The ratio of ω-3 to ω-6 fatty acids in the diet is of significant importance [55]. The study shows that excessive amounts of ω-6 PUFAs and a very high ω-6/ω-3 ratio, as is found in today's Western diets, promote the pathogenesis of many diseases, including cardiovascular disease, cancer, and inflammatory and autoimmune diseases, whereas increased levels of ω-3 PUFAs exert suppressive effects [56–58]. The GWAS results for the metabolic traits of ω-3 and ω-6 showed that multiple traits (C22:4/C18:3、C20:3/C18:3、C22:6/C18:3) displayed significant signals within the same gene region (Chr9: 5.75Mb-8.99 Mb) on Chr 9. According to LD, a 189 kb candidate interval (Chr9: 8.05–8.22 MB) was determined. Within this region, ASCL3 was discovered as a strong candidate gene.

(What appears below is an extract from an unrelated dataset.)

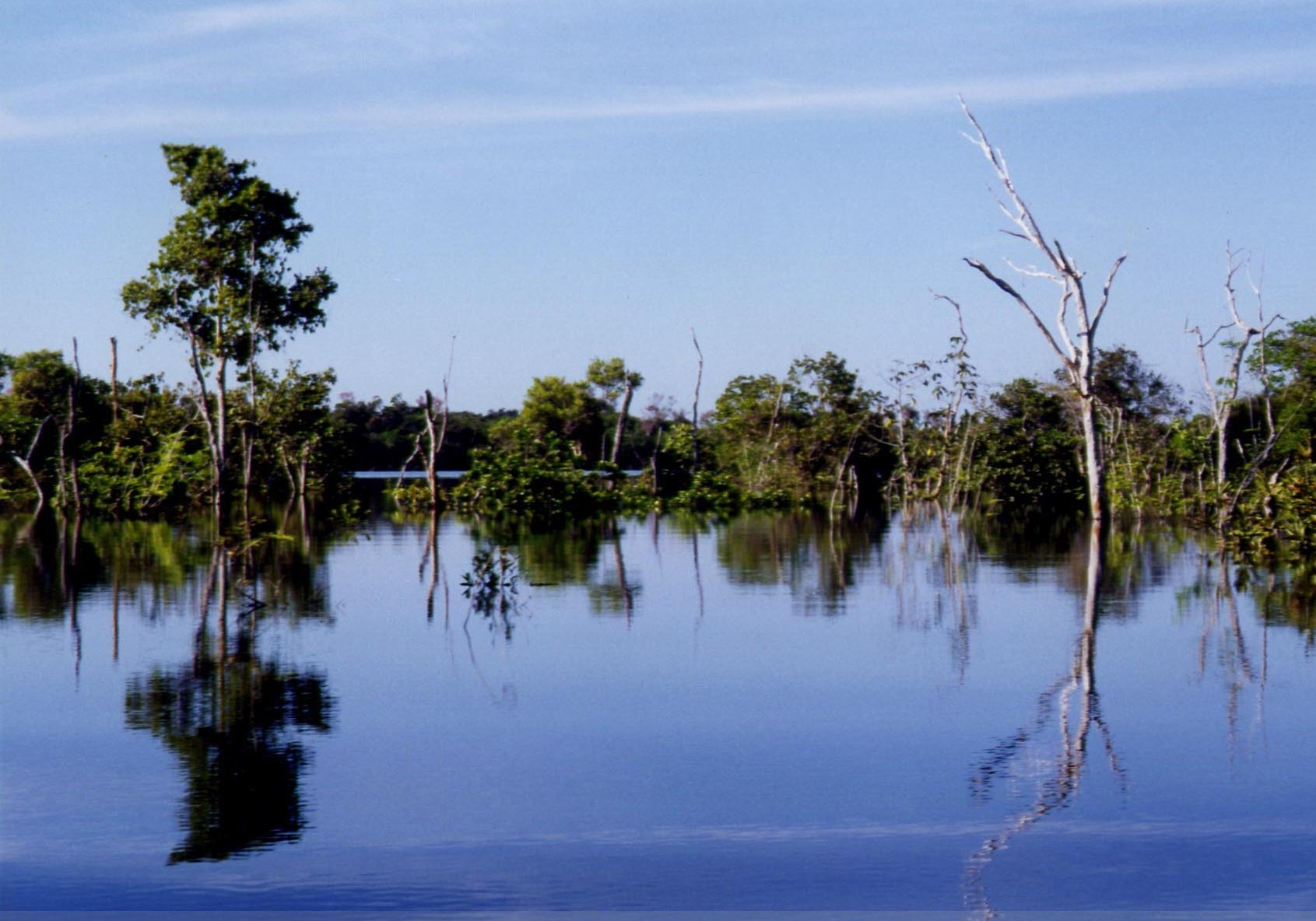 Igapó (foresta inondata), Amazonas, Brasile

ASCL3 is part of the long-chain fatty acid coenzyme A ligase gene family, which can activate long-chain fatty acids for synthesis of cellular lipids [42]. It is responsible for the enzyme family that converts free long-chain fatty acids into acyl-coenzyme A esters. Its capacity to act as a substrate for lipid synthesis and fatty acid beta-oxidation implies that ASCL3 is integral for the elongation of long-chain fatty acids [59].
EHHADH, PIK3CB, and PAK2, the hub genes in the blue, brown, and yellow modules, are also located on Chr 9. The EHHADH, clustered in the blue module, is a bifunctional enzyme that can regulate the quantity of medium-chain dicarboxylic acids. These acids are essential regulators of all fatty acid oxidation pathways. Transcriptome analyses have revealed the involvement of EHHADH as a hub gene in lipid metabolism in bovine fetal fibroblasts and porcine preadipocytes [60, 61]. The blue module exhibits a strong positive correlation with C22:4/C20:4N6 (r2 = 0.65, P = 0.06) and a strong negative correlation with C22:5N6/C22:4 (r2 = − 0.77, P = 0.01). Combining this with the GWAS location results, the expression of EHHADH may promote the synthesis from C20:4N6 to C22:4, and inhibit the synthesis from C22:4 to C22:5N6. Zhao Y et al. [62] by identifying differentially expressed mRNA, miRNA, and lncRNA in the longissimus dorsi musclebetween Songliao Black pigs and Landrace pigs, founded that PIK3CB, and PLIN2 may be the key genes affecting IMF deposition. It is interesting to note, the latest research shows that ACSL4 expression is well correlated with PAK2 in hepatocellular carcinoma, and ACSL4 even transcriptionally increased PAK2 expression mediated by Sp1 [63]. Supplementation of ω-3 PUFA in healthy males resulted in a significant downregulation of the cytoskeleton-associated gene, PAK2 [64]. However, the detailed molecular regulatory mechanisms within the organism still require further in-depth study.